The Engine of Reason, The Seat of the Soul: A Phil...

Title: The Engine of Reason, The Seat of the Soul: A Philosophical Journey into the Brain

Description:

Pages: 344

A new picture of the mind is emerging, and explanations now exist for what has so long seemed

mysterious. This real understanding of how the biological brain works -- of how we work -- has

generated a mood of excitement that is shared in a half-dozen intersecting disciplines.

Philosopher Paul Churchland, who is widely known as a gifted teacher and expository writer,

explains these scientific developments in a simple, authoritative, and pictorial fashion. He

not only opens the door into the ongoing research of the neurobiological and connectionist

communities but goes further, probing the social and moral dimensions of recent experimental

results that assign consciousness to all but the very simplest forms of animals.

In a fast-paced, entertaining narrative, replete with examples and numerous explanatory

illustrations, Churchland brings together an exceptionally broad range of intellectual issues.

He summarizes new results from neuroscience and recent work with artificial neural networks

that together suggest a unified set of answers to questions about how the brain actually works;

how it sustains a thinking, feeling, dreaming self; and how it sustains a self-conscious

person.

Churchland first explains the science -- the powerful role of vector coding in sensory

representation and pattern recognition, artificial neural networks that imitate parts of the

brain, recurrent networks, neural representation of the social world, and diagnostic

technologies and therapies for the brain in trouble. He then explores the far-reaching

consequences of the current neurocomputational understanding of mind for our philosophical

convictions, and for our social, moral, legal, medical, and personal lives.
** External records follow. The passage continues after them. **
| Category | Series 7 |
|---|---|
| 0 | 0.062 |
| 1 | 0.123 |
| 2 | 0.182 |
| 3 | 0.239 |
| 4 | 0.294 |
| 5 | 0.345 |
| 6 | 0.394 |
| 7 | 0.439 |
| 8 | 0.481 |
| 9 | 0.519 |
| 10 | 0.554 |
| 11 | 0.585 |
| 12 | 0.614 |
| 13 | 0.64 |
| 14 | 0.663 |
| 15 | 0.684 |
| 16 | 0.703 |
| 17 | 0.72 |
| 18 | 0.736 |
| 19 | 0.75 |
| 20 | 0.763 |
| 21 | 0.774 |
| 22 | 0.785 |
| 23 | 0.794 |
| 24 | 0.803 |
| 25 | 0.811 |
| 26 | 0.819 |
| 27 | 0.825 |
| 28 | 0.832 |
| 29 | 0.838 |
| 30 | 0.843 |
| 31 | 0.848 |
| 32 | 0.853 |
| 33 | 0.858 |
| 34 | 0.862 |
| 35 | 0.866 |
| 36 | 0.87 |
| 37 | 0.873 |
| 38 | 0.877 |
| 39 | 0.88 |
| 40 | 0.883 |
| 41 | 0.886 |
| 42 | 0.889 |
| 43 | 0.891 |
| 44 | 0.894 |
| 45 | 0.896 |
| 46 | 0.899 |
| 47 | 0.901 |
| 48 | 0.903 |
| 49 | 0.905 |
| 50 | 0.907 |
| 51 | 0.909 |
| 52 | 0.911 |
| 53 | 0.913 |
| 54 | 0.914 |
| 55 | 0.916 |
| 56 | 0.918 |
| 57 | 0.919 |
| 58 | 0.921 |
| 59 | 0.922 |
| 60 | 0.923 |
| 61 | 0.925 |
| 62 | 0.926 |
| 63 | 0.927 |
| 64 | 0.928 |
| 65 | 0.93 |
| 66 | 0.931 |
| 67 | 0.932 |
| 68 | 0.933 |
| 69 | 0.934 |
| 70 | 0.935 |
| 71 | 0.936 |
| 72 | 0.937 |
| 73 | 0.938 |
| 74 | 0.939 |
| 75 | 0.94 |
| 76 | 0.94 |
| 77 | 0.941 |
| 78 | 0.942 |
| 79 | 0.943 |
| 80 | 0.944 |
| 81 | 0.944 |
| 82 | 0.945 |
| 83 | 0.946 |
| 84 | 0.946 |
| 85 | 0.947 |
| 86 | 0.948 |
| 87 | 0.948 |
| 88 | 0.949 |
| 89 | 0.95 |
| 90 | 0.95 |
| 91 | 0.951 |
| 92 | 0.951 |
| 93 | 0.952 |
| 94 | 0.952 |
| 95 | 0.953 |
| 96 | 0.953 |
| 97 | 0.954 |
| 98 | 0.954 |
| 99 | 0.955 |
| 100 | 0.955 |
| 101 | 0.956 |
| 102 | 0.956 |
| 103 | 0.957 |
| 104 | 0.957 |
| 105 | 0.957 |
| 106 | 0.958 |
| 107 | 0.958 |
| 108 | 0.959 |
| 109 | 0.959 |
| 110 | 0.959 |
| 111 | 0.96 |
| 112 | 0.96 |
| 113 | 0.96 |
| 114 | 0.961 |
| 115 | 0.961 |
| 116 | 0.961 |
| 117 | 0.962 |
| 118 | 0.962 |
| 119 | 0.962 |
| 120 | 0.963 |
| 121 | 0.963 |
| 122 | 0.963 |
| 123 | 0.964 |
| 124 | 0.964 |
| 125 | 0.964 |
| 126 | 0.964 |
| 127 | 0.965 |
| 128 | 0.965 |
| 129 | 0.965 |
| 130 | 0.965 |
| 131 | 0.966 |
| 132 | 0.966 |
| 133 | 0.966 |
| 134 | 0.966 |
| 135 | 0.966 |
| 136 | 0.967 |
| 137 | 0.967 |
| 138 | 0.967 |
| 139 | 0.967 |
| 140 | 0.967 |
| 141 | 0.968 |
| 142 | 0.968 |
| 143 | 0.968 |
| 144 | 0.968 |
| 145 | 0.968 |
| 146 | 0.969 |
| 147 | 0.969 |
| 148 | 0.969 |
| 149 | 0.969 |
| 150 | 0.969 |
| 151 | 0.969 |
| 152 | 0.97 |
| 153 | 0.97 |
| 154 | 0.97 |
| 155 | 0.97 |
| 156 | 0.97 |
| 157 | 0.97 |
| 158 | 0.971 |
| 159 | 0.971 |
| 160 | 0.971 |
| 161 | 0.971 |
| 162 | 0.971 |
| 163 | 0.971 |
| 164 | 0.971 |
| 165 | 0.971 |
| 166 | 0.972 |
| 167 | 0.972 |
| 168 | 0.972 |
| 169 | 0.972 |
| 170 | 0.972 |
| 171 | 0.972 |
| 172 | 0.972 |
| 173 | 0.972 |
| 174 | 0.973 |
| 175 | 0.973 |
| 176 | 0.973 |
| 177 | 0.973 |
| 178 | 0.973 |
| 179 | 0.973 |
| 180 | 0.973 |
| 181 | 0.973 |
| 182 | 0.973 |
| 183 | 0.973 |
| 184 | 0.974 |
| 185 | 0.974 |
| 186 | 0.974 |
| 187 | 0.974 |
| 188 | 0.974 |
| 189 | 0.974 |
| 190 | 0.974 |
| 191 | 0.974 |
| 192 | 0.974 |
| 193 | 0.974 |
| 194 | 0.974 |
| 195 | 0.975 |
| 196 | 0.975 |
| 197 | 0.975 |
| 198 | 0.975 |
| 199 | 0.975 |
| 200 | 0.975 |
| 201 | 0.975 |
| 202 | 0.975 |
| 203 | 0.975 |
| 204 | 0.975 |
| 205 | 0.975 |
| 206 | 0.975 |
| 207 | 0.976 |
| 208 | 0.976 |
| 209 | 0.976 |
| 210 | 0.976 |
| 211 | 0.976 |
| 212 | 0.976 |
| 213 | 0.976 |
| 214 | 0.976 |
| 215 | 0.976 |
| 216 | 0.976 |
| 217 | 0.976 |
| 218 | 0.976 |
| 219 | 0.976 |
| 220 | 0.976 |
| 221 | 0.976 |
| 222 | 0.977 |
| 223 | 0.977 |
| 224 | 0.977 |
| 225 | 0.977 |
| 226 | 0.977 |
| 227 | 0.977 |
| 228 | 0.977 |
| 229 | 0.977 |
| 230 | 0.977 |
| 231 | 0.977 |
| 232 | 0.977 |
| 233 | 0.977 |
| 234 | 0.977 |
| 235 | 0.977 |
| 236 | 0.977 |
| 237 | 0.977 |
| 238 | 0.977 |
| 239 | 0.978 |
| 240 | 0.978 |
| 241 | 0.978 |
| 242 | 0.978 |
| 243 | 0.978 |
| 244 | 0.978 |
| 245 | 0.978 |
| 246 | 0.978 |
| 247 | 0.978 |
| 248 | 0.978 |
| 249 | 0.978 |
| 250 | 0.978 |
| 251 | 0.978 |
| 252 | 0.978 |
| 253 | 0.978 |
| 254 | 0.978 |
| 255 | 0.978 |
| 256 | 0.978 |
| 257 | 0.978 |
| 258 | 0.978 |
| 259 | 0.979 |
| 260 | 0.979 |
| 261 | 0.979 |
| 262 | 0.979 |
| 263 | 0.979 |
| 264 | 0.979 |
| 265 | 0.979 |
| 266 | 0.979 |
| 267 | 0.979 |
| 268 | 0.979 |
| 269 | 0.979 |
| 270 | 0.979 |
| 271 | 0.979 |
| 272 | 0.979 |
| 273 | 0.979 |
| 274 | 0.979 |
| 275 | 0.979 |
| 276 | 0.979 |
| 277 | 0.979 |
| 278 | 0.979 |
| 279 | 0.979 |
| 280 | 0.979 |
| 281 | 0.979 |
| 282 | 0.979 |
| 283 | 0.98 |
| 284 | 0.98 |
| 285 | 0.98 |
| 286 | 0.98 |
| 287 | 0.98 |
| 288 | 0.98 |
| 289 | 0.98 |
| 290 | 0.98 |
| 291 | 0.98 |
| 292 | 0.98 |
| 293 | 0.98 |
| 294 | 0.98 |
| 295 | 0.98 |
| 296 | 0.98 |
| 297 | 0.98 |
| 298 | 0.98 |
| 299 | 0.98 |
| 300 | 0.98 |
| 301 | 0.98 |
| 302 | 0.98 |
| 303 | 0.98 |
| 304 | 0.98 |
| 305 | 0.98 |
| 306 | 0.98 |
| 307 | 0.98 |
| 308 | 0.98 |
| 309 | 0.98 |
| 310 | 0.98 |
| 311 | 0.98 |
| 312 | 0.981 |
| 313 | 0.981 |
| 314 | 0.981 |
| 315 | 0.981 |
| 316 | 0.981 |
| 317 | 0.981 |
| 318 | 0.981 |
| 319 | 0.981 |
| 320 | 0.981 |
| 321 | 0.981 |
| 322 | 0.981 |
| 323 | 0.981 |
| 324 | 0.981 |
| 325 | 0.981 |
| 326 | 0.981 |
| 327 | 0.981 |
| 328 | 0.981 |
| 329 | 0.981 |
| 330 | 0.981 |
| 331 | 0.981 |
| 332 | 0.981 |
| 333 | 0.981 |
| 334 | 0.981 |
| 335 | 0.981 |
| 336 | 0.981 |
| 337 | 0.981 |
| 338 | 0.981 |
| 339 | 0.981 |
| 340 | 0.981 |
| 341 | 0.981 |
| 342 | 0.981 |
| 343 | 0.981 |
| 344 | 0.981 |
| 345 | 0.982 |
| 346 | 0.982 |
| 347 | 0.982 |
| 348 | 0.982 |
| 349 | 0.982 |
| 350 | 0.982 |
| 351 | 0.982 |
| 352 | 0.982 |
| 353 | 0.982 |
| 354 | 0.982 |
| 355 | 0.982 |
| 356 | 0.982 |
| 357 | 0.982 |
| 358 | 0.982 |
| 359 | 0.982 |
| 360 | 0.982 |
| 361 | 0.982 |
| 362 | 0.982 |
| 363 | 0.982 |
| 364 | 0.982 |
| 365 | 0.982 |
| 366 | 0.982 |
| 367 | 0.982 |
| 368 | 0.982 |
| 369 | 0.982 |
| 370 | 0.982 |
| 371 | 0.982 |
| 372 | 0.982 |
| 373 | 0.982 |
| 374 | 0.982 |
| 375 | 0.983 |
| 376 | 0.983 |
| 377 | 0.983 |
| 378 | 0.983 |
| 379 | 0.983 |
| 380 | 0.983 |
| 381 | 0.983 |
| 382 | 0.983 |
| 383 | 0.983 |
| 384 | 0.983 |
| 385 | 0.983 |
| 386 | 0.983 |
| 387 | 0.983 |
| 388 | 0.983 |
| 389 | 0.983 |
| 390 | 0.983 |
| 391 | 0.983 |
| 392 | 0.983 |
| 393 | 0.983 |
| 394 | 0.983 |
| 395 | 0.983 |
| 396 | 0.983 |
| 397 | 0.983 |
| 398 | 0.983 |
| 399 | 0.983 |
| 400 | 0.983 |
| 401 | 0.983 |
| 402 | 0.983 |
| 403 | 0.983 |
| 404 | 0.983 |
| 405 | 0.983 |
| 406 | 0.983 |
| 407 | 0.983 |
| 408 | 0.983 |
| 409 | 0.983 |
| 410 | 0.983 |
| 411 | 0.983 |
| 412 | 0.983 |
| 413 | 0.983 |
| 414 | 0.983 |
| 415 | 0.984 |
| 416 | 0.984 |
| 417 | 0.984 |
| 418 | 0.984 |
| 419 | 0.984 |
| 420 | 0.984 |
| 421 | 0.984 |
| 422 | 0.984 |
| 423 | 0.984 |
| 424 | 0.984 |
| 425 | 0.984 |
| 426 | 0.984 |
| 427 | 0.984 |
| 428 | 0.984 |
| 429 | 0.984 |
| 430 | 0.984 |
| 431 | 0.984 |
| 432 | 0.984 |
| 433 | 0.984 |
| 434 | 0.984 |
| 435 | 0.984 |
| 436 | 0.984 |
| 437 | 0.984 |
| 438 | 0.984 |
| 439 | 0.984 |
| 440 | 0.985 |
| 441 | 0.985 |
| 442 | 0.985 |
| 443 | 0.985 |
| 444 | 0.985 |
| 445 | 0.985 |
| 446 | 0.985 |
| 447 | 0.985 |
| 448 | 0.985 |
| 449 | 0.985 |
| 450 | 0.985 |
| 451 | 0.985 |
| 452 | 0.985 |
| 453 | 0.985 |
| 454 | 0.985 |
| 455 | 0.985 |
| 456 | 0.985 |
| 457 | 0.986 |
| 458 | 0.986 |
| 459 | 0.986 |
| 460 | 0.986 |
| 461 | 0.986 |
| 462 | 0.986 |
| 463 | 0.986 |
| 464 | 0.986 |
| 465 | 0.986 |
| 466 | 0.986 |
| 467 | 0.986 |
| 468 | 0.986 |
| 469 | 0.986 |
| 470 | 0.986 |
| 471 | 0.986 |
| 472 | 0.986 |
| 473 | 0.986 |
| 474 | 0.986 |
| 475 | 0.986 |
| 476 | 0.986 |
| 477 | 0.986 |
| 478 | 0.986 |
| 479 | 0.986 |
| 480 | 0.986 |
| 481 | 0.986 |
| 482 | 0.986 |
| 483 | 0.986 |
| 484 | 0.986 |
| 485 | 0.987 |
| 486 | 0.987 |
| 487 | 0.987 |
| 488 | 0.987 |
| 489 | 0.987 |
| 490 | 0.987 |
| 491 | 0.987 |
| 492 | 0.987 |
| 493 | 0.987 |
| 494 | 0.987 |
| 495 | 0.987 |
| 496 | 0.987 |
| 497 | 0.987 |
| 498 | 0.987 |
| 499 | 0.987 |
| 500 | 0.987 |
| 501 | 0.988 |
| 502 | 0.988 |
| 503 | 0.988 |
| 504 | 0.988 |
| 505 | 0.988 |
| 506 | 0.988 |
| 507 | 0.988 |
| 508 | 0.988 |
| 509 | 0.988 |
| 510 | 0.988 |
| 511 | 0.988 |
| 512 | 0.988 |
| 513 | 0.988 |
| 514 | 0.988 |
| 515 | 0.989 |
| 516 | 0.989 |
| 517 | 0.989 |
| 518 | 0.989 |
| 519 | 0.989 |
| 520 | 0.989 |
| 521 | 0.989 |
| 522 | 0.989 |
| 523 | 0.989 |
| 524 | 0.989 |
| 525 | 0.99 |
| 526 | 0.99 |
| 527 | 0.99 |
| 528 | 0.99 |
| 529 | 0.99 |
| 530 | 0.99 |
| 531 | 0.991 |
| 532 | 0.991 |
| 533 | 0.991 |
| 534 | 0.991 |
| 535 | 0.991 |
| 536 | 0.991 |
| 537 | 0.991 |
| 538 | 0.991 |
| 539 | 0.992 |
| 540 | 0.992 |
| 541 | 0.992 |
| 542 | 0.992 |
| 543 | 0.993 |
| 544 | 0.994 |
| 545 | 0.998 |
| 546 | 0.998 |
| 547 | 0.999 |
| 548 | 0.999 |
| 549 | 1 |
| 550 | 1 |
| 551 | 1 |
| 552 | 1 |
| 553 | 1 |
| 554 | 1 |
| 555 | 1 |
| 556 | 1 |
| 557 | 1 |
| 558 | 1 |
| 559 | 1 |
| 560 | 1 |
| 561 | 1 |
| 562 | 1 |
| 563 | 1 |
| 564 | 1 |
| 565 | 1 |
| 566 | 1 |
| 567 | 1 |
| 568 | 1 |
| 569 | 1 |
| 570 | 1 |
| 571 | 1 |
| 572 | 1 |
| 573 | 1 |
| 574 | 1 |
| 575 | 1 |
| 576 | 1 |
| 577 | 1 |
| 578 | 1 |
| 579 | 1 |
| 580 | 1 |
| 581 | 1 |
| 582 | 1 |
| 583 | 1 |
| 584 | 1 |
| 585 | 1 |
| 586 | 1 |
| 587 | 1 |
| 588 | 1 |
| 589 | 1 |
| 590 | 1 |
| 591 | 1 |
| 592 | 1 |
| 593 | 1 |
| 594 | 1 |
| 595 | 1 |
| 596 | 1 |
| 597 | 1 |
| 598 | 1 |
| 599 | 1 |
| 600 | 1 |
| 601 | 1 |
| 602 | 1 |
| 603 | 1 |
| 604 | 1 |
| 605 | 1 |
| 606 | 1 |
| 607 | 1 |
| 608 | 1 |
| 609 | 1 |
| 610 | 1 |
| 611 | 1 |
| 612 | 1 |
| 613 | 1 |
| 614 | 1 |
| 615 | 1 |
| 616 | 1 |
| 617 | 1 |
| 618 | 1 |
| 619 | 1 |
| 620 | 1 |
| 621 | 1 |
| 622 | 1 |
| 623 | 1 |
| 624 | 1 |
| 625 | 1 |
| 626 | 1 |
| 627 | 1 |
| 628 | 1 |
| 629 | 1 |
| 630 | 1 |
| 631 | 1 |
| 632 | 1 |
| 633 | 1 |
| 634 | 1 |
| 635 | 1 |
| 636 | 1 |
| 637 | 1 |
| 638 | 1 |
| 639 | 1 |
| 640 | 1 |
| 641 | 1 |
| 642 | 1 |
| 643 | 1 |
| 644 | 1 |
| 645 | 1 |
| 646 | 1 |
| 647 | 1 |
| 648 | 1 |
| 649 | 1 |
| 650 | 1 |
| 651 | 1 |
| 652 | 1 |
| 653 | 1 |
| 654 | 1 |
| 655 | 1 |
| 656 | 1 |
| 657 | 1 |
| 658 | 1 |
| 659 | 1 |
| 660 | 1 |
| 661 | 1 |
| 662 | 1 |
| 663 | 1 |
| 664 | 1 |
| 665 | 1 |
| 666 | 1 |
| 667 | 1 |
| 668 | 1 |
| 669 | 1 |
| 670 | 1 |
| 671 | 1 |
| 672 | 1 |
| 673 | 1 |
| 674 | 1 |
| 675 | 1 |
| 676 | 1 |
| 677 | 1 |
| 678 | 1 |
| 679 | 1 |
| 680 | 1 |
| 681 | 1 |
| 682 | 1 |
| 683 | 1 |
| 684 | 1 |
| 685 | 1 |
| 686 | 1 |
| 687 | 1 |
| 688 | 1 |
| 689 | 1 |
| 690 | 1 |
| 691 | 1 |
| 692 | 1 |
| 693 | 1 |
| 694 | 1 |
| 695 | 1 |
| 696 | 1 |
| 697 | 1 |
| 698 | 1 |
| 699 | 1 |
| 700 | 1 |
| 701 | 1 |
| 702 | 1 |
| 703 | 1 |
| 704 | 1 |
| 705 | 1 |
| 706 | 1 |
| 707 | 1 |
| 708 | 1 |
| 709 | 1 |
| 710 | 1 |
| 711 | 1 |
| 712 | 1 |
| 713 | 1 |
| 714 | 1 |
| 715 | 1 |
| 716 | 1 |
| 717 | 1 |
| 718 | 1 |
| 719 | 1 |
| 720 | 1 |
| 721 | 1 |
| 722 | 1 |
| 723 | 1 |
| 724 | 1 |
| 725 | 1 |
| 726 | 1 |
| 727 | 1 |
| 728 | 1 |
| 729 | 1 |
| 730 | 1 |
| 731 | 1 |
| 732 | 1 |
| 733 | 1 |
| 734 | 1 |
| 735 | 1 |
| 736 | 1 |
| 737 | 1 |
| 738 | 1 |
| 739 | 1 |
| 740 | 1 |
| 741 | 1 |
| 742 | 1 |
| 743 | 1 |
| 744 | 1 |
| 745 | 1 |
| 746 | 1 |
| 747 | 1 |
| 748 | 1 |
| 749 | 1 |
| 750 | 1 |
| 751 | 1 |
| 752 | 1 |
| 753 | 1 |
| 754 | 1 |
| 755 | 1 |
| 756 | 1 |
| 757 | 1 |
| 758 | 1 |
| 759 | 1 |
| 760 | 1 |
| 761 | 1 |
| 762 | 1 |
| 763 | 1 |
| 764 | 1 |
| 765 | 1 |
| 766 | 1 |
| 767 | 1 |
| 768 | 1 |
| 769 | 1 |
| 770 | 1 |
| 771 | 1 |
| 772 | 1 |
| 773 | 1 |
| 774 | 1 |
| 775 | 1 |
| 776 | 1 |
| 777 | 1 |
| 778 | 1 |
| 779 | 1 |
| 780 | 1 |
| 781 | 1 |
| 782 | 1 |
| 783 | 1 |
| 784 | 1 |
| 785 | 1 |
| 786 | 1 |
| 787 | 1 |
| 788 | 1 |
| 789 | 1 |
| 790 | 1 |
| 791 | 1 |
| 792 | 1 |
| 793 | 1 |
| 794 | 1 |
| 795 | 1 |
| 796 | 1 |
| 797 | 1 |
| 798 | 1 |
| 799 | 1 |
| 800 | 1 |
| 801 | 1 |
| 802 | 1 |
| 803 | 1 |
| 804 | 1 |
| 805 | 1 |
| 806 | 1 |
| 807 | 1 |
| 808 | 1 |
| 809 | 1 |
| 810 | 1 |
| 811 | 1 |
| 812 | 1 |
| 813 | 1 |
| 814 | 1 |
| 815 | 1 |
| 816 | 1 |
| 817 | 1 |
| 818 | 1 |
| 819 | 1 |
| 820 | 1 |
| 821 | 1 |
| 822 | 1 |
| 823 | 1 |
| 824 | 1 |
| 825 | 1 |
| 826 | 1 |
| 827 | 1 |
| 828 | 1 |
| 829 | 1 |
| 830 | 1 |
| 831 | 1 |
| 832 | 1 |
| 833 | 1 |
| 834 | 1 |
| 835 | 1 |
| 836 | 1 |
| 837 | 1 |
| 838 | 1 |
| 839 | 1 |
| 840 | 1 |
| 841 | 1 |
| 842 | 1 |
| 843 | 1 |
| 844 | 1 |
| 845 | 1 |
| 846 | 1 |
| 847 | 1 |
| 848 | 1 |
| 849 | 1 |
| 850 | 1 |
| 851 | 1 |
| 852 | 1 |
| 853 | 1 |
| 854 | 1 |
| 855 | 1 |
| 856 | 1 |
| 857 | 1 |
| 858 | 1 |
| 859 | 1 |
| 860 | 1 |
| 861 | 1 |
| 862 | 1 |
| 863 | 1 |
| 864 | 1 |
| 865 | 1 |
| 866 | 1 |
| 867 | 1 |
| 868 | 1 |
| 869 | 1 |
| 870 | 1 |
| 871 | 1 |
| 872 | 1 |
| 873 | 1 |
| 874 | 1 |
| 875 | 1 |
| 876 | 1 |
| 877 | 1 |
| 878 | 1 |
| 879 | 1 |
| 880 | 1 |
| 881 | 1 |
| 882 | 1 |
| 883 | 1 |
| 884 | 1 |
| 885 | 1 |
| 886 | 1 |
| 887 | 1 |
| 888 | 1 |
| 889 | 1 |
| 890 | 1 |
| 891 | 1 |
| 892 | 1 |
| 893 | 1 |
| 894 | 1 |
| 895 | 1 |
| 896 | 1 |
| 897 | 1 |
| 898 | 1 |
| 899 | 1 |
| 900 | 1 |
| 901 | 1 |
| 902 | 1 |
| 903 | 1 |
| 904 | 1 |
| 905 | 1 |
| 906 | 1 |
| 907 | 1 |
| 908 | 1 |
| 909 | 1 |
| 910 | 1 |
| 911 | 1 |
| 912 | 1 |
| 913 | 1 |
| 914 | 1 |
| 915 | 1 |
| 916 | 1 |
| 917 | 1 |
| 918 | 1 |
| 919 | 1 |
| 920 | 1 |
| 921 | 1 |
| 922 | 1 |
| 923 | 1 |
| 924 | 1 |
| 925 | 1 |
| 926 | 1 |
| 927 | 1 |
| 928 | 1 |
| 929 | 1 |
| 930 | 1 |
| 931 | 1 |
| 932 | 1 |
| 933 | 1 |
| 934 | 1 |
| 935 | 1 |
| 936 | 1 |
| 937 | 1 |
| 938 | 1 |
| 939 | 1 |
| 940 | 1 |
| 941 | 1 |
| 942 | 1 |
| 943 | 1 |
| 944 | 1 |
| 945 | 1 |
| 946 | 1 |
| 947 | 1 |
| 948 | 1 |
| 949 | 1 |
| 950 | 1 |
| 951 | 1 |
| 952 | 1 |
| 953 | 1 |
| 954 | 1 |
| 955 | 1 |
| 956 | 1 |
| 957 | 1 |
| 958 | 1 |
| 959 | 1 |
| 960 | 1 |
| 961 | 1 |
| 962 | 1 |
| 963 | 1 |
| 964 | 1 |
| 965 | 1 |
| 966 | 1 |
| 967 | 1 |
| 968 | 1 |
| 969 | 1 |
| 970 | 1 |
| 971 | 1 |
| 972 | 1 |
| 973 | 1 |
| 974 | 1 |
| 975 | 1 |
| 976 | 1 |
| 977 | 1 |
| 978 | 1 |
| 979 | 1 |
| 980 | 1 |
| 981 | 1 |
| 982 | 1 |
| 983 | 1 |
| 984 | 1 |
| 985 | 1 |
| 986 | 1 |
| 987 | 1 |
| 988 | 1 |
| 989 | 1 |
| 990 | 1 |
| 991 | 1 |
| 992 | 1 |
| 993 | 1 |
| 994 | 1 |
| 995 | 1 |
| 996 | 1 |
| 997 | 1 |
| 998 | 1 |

Churchland's wry wit and skillful teaching style are evident throughout. He introduces the

remarkable representational power of a single human brain, for instance, via a captivating

brain/World-Trade-Tower TV screen analogy. "Who can be watching this pixilated show?"

Churchland queries; the answer is a provocative "no one." And he has included a folded

stereoscopic viewer, attached to the inside back cover of the book, that readers can use to

participate directly in several revealing experiments concerning stereo vision.